How I converted PDF to text in Ubuntu.
Seems to be OCRmyPDF tool suits for me. Lets try $ sudo apt install ocrmypdf
Select languages $ tesseract –list-langs
Install that you need $ sudo apt install tesseract-ocr-spa
$ ocrmypdf -v -l ‘spa’ old.pdf new.pdf //Got errors and no output
I need -f attribute. $ ocrmypdf -v -f -l spa old.pdf new.pdf //Instead SPA use your PDF language
I’ve got PIL.Image.DecompressionBombError: Image size (1115186111 pixels) exceeds limit of 256,000,000 pixels, could be decompression bomb DOS attack.

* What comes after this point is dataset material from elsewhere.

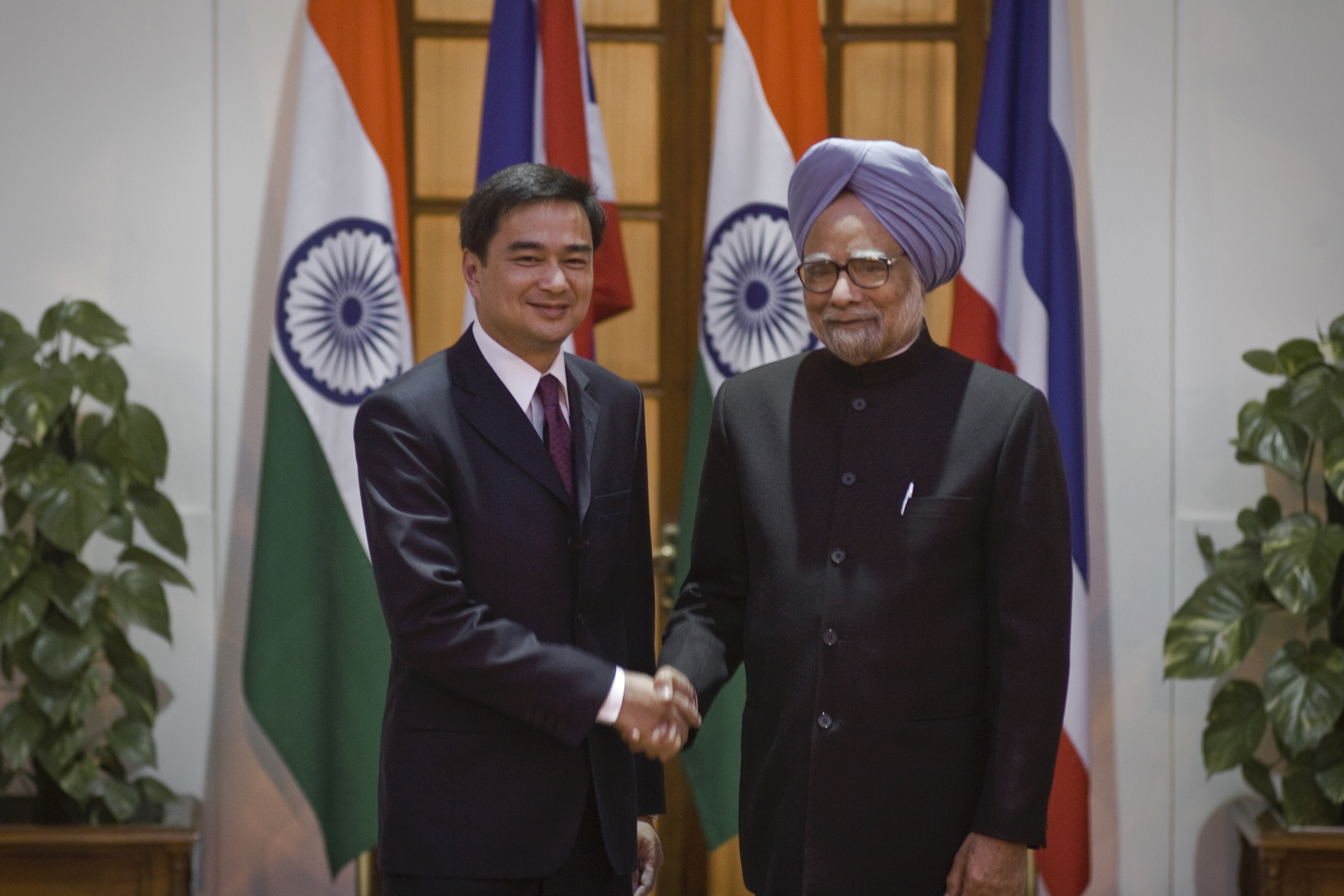 นายกรัฐมนตรีและคณะ เยือนสาธารณรัฐอินเดียอย่างเป็นทางการ วันอังคาร ที่ 5 เมษายน พ.ศ.2554 (Photographer attached to the Prime Minister of the Kingdom of Thailand (H.E.Mr.Abhisit Vejjajiva) : Peerapat Wimolrungkarat / พีรพัฒน์ วิมลรังครัตน์) @is50mm
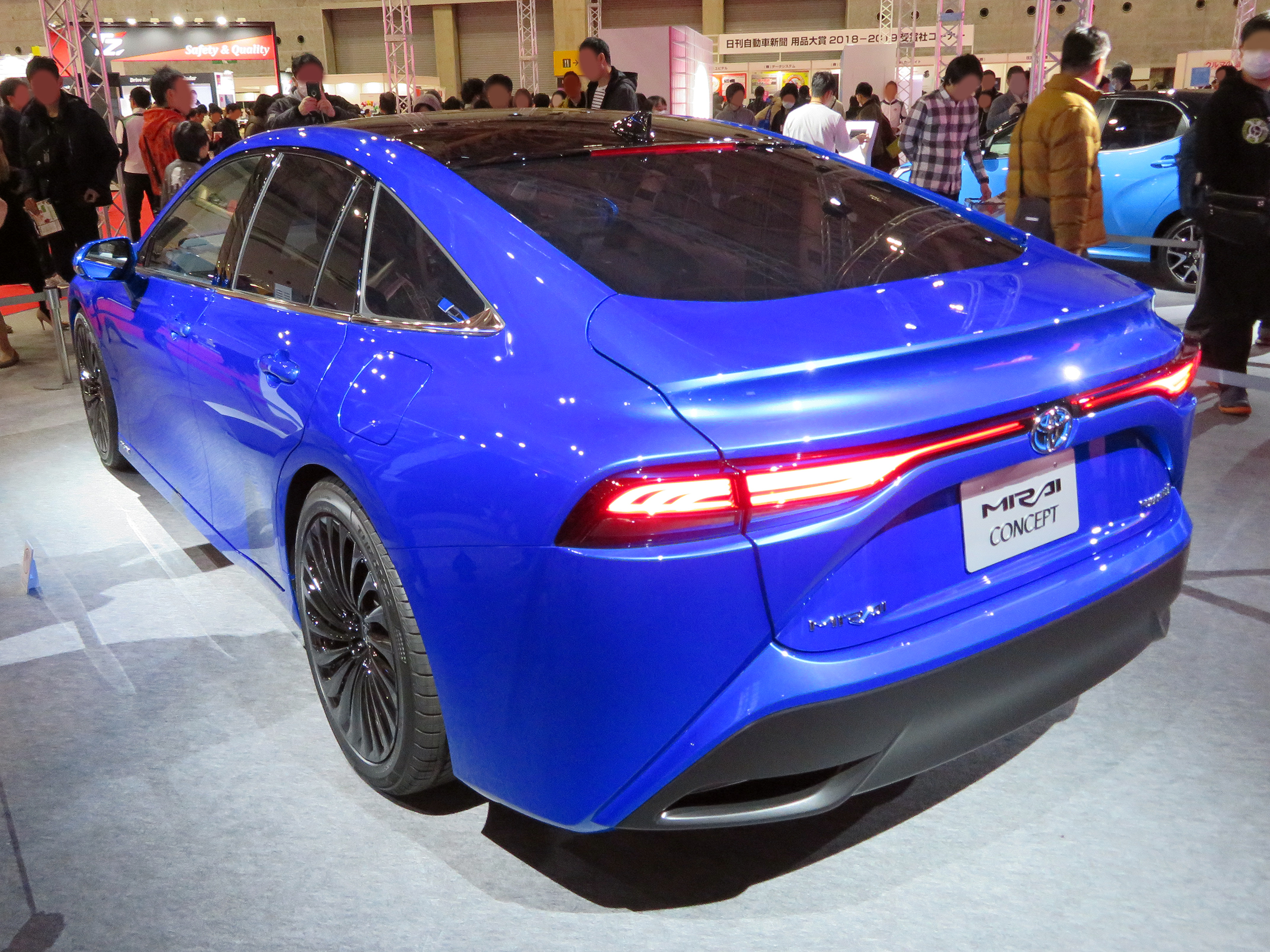 大阪モーターショー2019に於いてトヨタ・MIRAIコンセプトを撮影。

Try to set --max-image-mpixels 1300 $ ocrmypdf -v -f -l spa --max-image-mpixels 1300 old.pdf new.pdf
Install LibreOffice draw $ sudo apt install libreoffice-draw //Starts to work after reboot
$ sudo apt install libreoffice-gnome libreoffice -y // For GNOME -y means YES for any prompt
Try to istall scribus $ sudo apt install scribus // I don't have needed dependancy
$ sudo apt install inkscape // Suitable only for editing one page PDF
Try PDF-Shuffler for edit multipage PDF. $ sudo apt install pdfshuffler // It is good idea to use pdfshuffler for cli
1. Install gImageReader it from snap.
2. Got an error No tessaract languages are available for use. Recognition will not work.
2.1. Try $ sudo apt install tesseract-ocr-rus // Helped